The plaintiffs, in addition to the amount claimed on the fire loss, claim from each company the unearned portion of an additional premium which had been paid for what is termed "Premium Insurance," the meaning of which term we shall later explain.

Plaintiffs also claim penalties and attorneys' fees, basing this claim on the charge that the refusal of each company to pay the full amount of the policy was arbitrary and capricious and without probable cause, and that accordingly defendant became liable for such penalty and fees because of the provisions of LSA-R.S. 22:658.

This defendant, and the defendants in the other suits, conceding that the building sustained very substantial damage, declare that the loss cannot be considered as total and maintain that substantial portions of it, which could have formed part of a repaired building, remain intact, and that therefore the building could be repaired and that plaintiffs are entitled to recover only what would have been the cost of making the repairs.

In the alternative, the defendant here and the defendants in the other suits maintain that, even if the loss should be considered as total, they, under their policy provisions, acting together, had the right to reconstruct the building as it was before the fire, and that in either of two situations,—the cost to repair it in the one case, or the cost to reconstruct it in the other case, would have been far less than the amount of the total loss which plaintiffs are claiming.

The fifteen defendant companies in this and the other cases secured from certain contractors bids for the placing of the building back into the condition in which it was before the fire. One of these bids, though not the lowest, was $54,209, and defendants paid to plaintiffs this amount, each paying its pro rata share based on the total amount of all the policies, and agreed that the plaintiffs, by accepting this amount, might still retain the right to sue each of the companies for the total face of its policy.

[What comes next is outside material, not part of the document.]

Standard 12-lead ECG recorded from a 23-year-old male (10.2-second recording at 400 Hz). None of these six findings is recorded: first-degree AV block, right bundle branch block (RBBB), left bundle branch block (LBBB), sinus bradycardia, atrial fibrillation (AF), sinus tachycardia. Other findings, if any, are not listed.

In addition to the total amount paid to plaintiff by all of the fifteen insurers, they also paid $3,383.34, which they say represented the value of the unearned portions of the extra premium which had been charged for what is known as "Premium Insurance."

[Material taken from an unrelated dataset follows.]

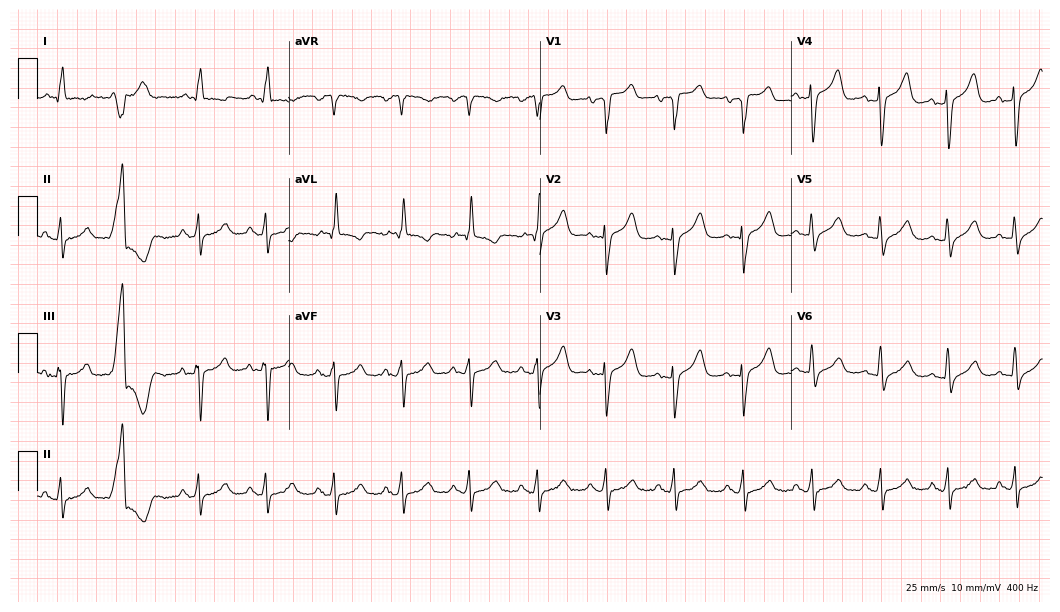
Standard 12-lead ECG recorded from a male, 69 years old. None of these six findings is recorded: first-degree AV block, right bundle branch block (RBBB), left bundle branch block (LBBB), sinus bradycardia, atrial fibrillation (AF), sinus tachycardia.

The policy issued by Boston Insurance Company was in the sum of $3,500, and the premiums which were paid on this policy and which were insured under its premium insurance provisions were $263.20. The pro rata of the defendant, Boston Insurance Company, which was paid by it to plaintiffs, amounted to $2,710.45 on the fire loss and $167.68 on premium insurance, making a total paid by this company of $2,878.13.

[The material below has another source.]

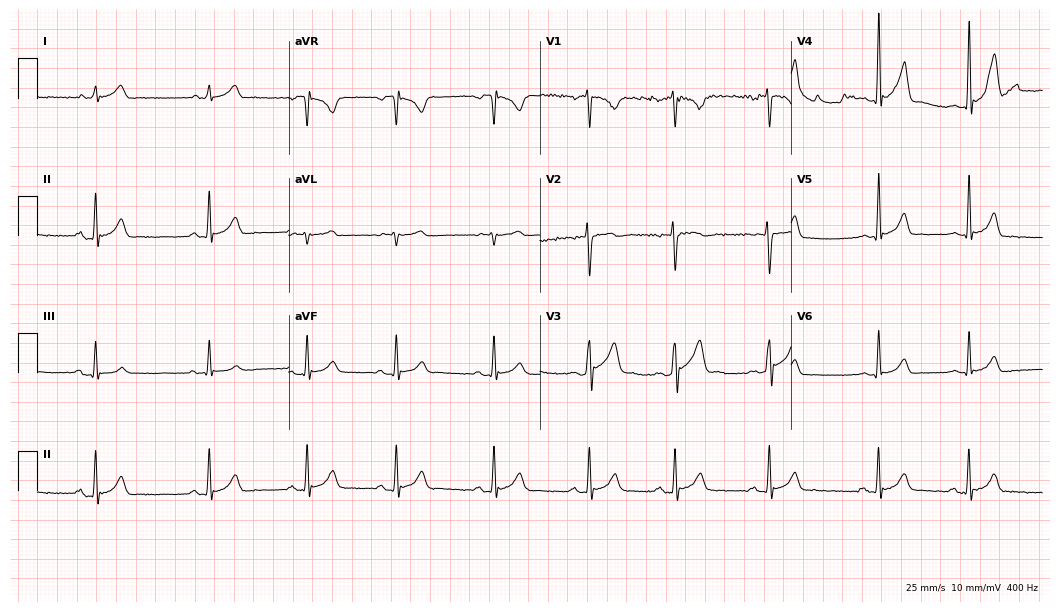
12-lead ECG from a male, 24 years old. Recorded interpretation: within normal limits.

Plaintiffs, claiming that, as a matter of fact, the defendant here is additionally liable for $789.55 on the fire loss and $74.63 for returned premium insurance, has brought suit against this defendant for those two amounts, or a total of $864.18, and has also claimed a penalty of twelve per cent for failure to make payment promptly, and five per cent interest on both principal and penalty, and for attorneys' fees of twenty-five per cent on both principal and penalty, and all costs.

From a judgment in favor of plaintiffs as prayed for defendant has appealed suspensively.

*328 The first question to be considered is whether the loss sustained by plaintiffs should be considered as total, because if it was not, then plaintiffs are not entitled to recover the full face amount of each policy and their recovery from each company must be limited to that company's pro rata share of the amount which would be necessary to restore the building to its former condition.

Just what constitutes a total loss is an interesting and much litigated question. Counsel for plaintiffs rely upon three decisions, two by the Supreme Court of Louisiana, and one by this Court, and they say that if the legal conclusions reached in those cases be applied to the facts here, it must be held that, as a matter of law, a total loss was sustained by plaintiffs. These cases are: Monteleone v. Royal Insurance Company, 47 La.Ann. 1563, 18 So. 472, 56 L.R.A. 784; Hart v. North British & Mercantile Ins. Co., 182 La. 551, 162 So. 177, and Mix v. Royal Exchange Assur. Co., La. App., 54 So.2d 355.

In his reasons for judgment, the Judge of the Twenty-fourth Judicial District Court, Division "B", obviously referred to these three decisions when he said:

"The defendants cited several cases of courts of other states, several of which enumerate the principal directly opposite that adopted by the courts of this State in its interpretation of the meaning of the phrase `constructive total loss'. Therefore, the Court must follow the interpretation of our own appellate courts which the Court believes to be the most logical, * * *."

Counsel for defendants insist that they do not contend that the Louisiana decisions cited reach conclusions different from those reached in other jurisdictions, and that, as a matter of fact, when the facts which appear in each of those three cases are carefully analyzed, it will be seen that in each of them the facts justified the conclusion that, in each, there was a total loss.

Counsel point to the fact that in the Monteleone case, supra [47 La.Ann. 1563, 18 So. 475], the Court stated that "A total loss may be claimed though the walls of a building stand, and the elements that composed it be not entirely consumed.'" The Court then said:

"`The insurer, taking a risk on an old, and in this instance an insecure building, incurs the obligation to pay for a total loss if the injuries by the fire, combined with antecedent defects, make repairs impracticable.'"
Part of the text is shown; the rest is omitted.